After two more turns, we located the market square, and it too was overflowing with people. A vendor at the edge sold fried meat pies, a favorite of mine. We bought two for each of us but didn’t dare leave our horses in the mass confusion for fear of never locating them again. We had no reason to enter the market itself or try to navigate our horses in the sea of humanity.

Kendra pointed to a stand of trees that was a small park for children. We rode there and stood at the edge, reins in hand while we ate. Children played, shouted, and otherwise were as they should be. One asked me to join in a game, and at another time I’d have taken him up on it.

Kendra said, “One of the chirps if that is what we’re going to call them, is close. I want to ride down that road over there,” she pointed.

“How accurate do you think finding them that way will be?”
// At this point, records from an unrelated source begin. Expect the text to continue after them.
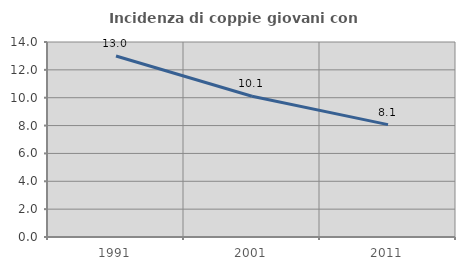
| Category | Incidenza di coppie giovani con figli |
|---|---|
| 1991.0 | 12.995 |
| 2001.0 | 10.103 |
| 2011.0 | 8.067 |
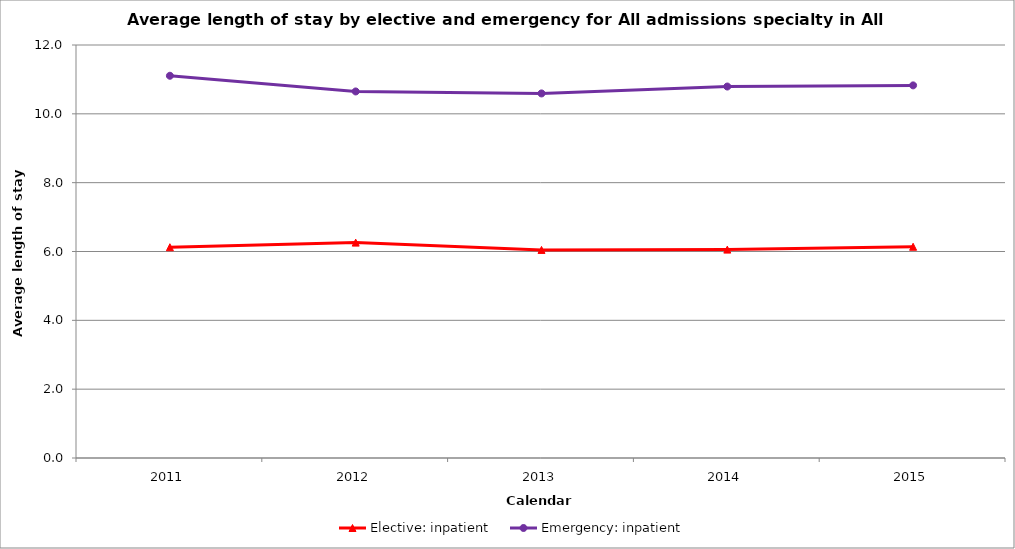
| Category | Elective: inpatient | Emergency: inpatient |
|---|---|---|
| 2011.0 | 6.124 | 11.106 |
| 2012.0 | 6.258 | 10.65 |
| 2013.0 | 6.046 | 10.593 |
| 2014.0 | 6.055 | 10.793 |
| 2015.0 | 6.138 | 10.827 |
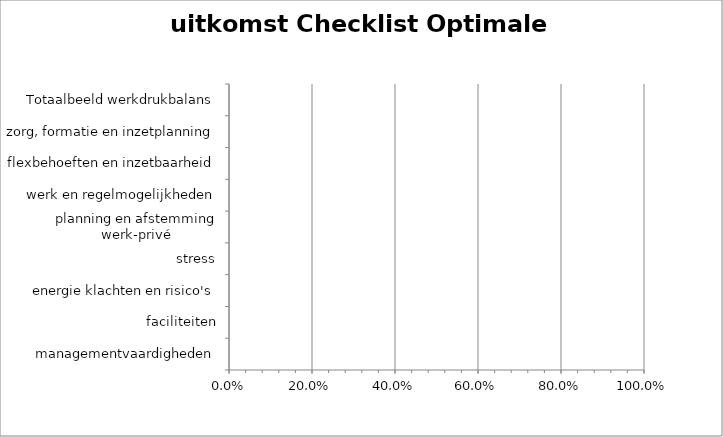
| Category | Uitkomst Checklist                             Optimale Condities |
|---|---|
| Totaalbeeld werkdrukbalans | 0 |
| zorg, formatie en inzetplanning | 0 |
| flexbehoeften en inzetbaarheid | 0 |
| werk en regelmogelijkheden | 0 |
| planning en afstemming werk-privé | 0 |
| stress | 0 |
| energie klachten en risico's | 0 |
| faciliteiten | 0 |
| managementvaardigheden | 0 |
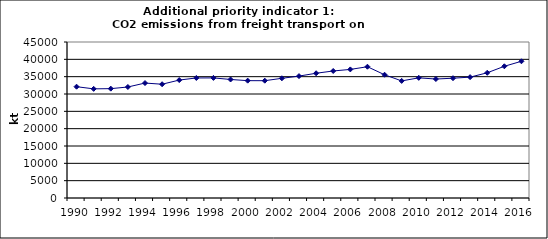
| Category | CO2 emissions from freight transport on road, kt  |
|---|---|
| 1990 | 32105.016 |
| 1991 | 31484.433 |
| 1992 | 31542.355 |
| 1993 | 32021.788 |
| 1994 | 33155.137 |
| 1995 | 32821.4 |
| 1996 | 34016.527 |
| 1997 | 34626.219 |
| 1998 | 34641.176 |
| 1999 | 34189.931 |
| 2000 | 33848.337 |
| 2001 | 33838.654 |
| 2002 | 34525.799 |
| 2003 | 35162.278 |
| 2004 | 35982.572 |
| 2005 | 36641.943 |
| 2006 | 37092.732 |
| 2007 | 37867.179 |
| 2008 | 35553.34 |
| 2009 | 33776.47 |
| 2010 | 34663.975 |
| 2011 | 34314.241 |
| 2012 | 34555.7 |
| 2013 | 34863.396 |
| 2014 | 36119.966 |
| 2015 | 37994.921 |
| 2016 | 39438.571 |
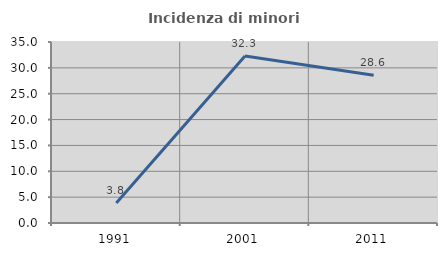
| Category | Incidenza di minori stranieri |
|---|---|
| 1991.0 | 3.846 |
| 2001.0 | 32.275 |
| 2011.0 | 28.571 |
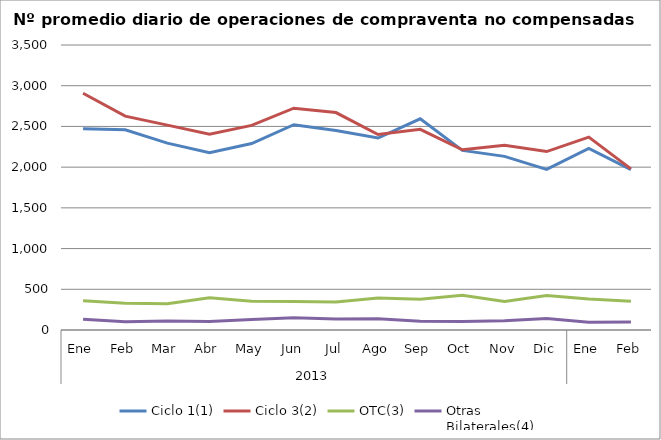
| Category | Ciclo 1(1) | Ciclo 3(2) | OTC(3) | Otras
Bilaterales(4) |
|---|---|---|---|---|
| 0 | 2472.091 | 2907.273 | 357.864 | 131.409 |
| 1 | 2459.8 | 2626.25 | 327.5 | 100.6 |
| 2 | 2294.6 | 2516 | 323.75 | 111.65 |
| 3 | 2176.182 | 2403.364 | 394.818 | 103.364 |
| 4 | 2290.048 | 2512.714 | 352.095 | 130.143 |
| 5 | 2520.75 | 2724.25 | 349.7 | 151.05 |
| 6 | 2449.045 | 2670.182 | 344.818 | 134.5 |
| 7 | 2357.333 | 2400.048 | 392.524 | 137.571 |
| 8 | 2593.778 | 2465 | 376.889 | 108.389 |
| 9 | 2205.955 | 2213.318 | 425.318 | 105.636 |
| 10 | 2132.1 | 2268.1 | 350 | 113.75 |
| 11 | 1972.35 | 2191.55 | 424.35 | 141.55 |
| 12 | 2231.227 | 2368.955 | 379.864 | 95 |
| 13 | 1969.85 | 1978.25 | 352.25 | 97.9 |
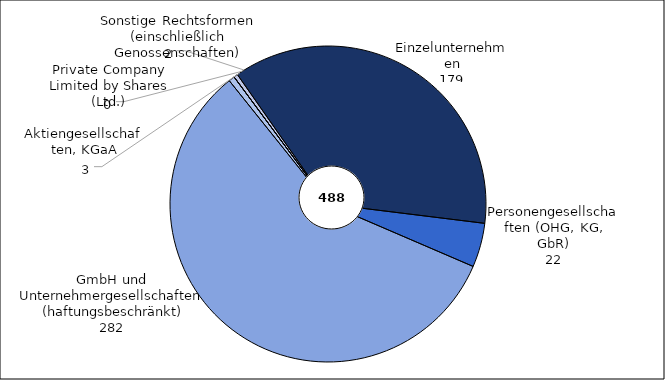
| Category | Series 0 |
|---|---|
| Einzelunternehmen | 179 |
| Personengesellschaften (OHG, KG, GbR) | 22 |
| Gesellschaften m.b.H. (einschließlich Unternehmergesellschaften (haftungsbeschränkt)) | 282 |
| Aktiengesellschaften, KGaA | 3 |
| Private Company Limited by Shares (Ltd.) | 0 |
| Sonstige Rechtsformen (einschließlich Genossenschaften) | 2 |
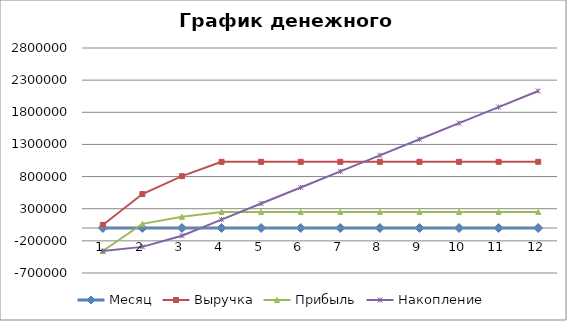
| Category | Месяц | Выручка | Прибыль | Накопление |
|---|---|---|---|---|
| 0 | 1 | 48000 | -358240 | -358240 |
| 1 | 2 | 528000 | 64481 | -293759 |
| 2 | 3 | 806400 | 174222.8 | -119536.2 |
| 3 | 4 | 1029600 | 250062.593 | 130526.393 |
| 4 | 5 | 1029600 | 250062.593 | 380588.986 |
| 5 | 6 | 1029600 | 250062.593 | 630651.579 |
| 6 | 7 | 1029600 | 250062.593 | 880714.171 |
| 7 | 8 | 1029600 | 250062.593 | 1130776.764 |
| 8 | 9 | 1029600 | 250062.593 | 1380839.357 |
| 9 | 10 | 1029600 | 250062.593 | 1630901.95 |
| 10 | 11 | 1029600 | 250062.593 | 1880964.543 |
| 11 | 12 | 1029600 | 250062.593 | 2131027.136 |
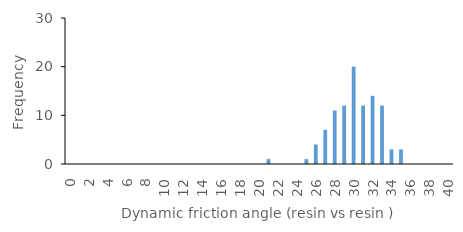
| Category | Series 0 |
|---|---|
| 0.0 | 0 |
| 1.0 | 0 |
| 2.0 | 0 |
| 3.0 | 0 |
| 4.0 | 0 |
| 5.0 | 0 |
| 6.0 | 0 |
| 7.0 | 0 |
| 8.0 | 0 |
| 9.0 | 0 |
| 10.0 | 0 |
| 11.0 | 0 |
| 12.0 | 0 |
| 13.0 | 0 |
| 14.0 | 0 |
| 15.0 | 0 |
| 16.0 | 0 |
| 17.0 | 0 |
| 18.0 | 0 |
| 19.0 | 0 |
| 20.0 | 0 |
| 21.0 | 1 |
| 22.0 | 0 |
| 23.0 | 0 |
| 24.0 | 0 |
| 25.0 | 1 |
| 26.0 | 4 |
| 27.0 | 7 |
| 28.0 | 11 |
| 29.0 | 12 |
| 30.0 | 20 |
| 31.0 | 12 |
| 32.0 | 14 |
| 33.0 | 12 |
| 34.0 | 3 |
| 35.0 | 3 |
| 36.0 | 0 |
| 37.0 | 0 |
| 38.0 | 0 |
| 39.0 | 0 |
| 40.0 | 0 |
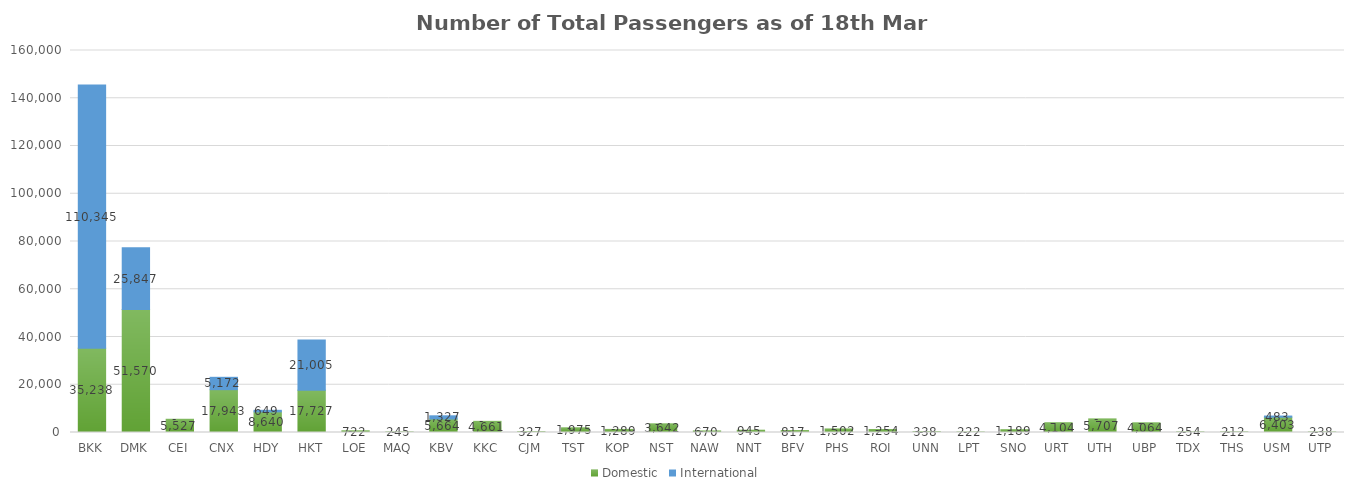
| Category | Domestic | International |
|---|---|---|
| BKK | 35238 | 110345 |
| DMK | 51570 | 25847 |
| CEI | 5527 | 0 |
| CNX | 17943 | 5172 |
| HDY | 8640 | 649 |
| HKT | 17727 | 21005 |
| LOE | 722 | 0 |
| MAQ | 245 | 0 |
| KBV | 5664 | 1327 |
| KKC | 4661 | 0 |
| CJM | 327 | 0 |
| TST | 1975 | 0 |
| KOP | 1289 | 0 |
| NST | 3642 | 0 |
| NAW | 670 | 0 |
| NNT | 945 | 0 |
| BFV | 817 | 0 |
| PHS | 1502 | 0 |
| ROI | 1254 | 0 |
| UNN | 338 | 0 |
| LPT | 222 | 0 |
| SNO | 1189 | 0 |
| URT | 4104 | 0 |
| UTH | 5707 | 0 |
| UBP | 4064 | 0 |
| TDX | 254 | 0 |
| THS | 212 | 0 |
| USM | 6403 | 483 |
| UTP | 238 | 0 |
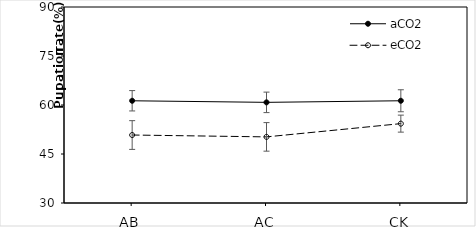
| Category | aCO2 | eCO2 |
|---|---|---|
| AB | 61.295 | 50.81 |
| AC | 60.81 | 50.24 |
| CK | 61.3 | 54.295 |
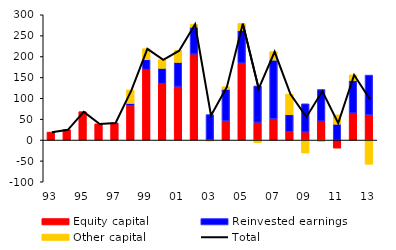
| Category | Equity capital | Reinvested earnings | Other capital |
|---|---|---|---|
| 93 | 19.1 | 0 | 0 |
| 94 | 25 | 0 | 0 |
| 95 | 68 | 0 | 0 |
| 96 | 38.8 | 0 | 0 |
| 97 | 41.3 | 0 | 0 |
| 98 | 81.9 | 5.8 | 32.3 |
| 99 | 168.7 | 23.9 | 26.2 |
| 00 | 134.9 | 36.9 | 20.6 |
| 01 | 128.2 | 57.8 | 28.6 |
| 02 | 205.7 | 64.4 | 7.6 |
| 03 | -1.5 | 60.9 | -0.1 |
| 04 | 45.7 | 75.8 | 6.3 |
| 05 | 184.3 | 78.2 | 16.7 |
| 06 | 42.4 | 87.2 | -6.2 |
| 07 | 51 | 140.5 | 20.4 |
| 08 | 19.7 | 41.2 | 49.2 |
| 09 | 19.1 | 67.7 | -31 |
| 10 | 45.1 | 75.9 | -3.8 |
| 11 | -19.2 | 38 | 22.2 |
| 12 | 64.5 | 78 | 13.8 |
| 13 | 60.3 | 95.3 | -57.9 |

“Who knows until we try.” She kicked her heels to her horse as if shutting off more conversation. She swerved to avoid a hand-truck laden high with cabbages, forcing the small man to turn aside and a few cabbages rolled off and down the road. Despite his curses, I pulled a small coin and tossed it to him as I rode past to catch up with her.

She slowed two streets away and jutted her chin at a building. It was two stories high, as were most in the area, made of gray stone, and above the door hung a swinging sign of a dancing bear. It was an inn. A short alley with a similar sign, however with a horse led the way to the stable.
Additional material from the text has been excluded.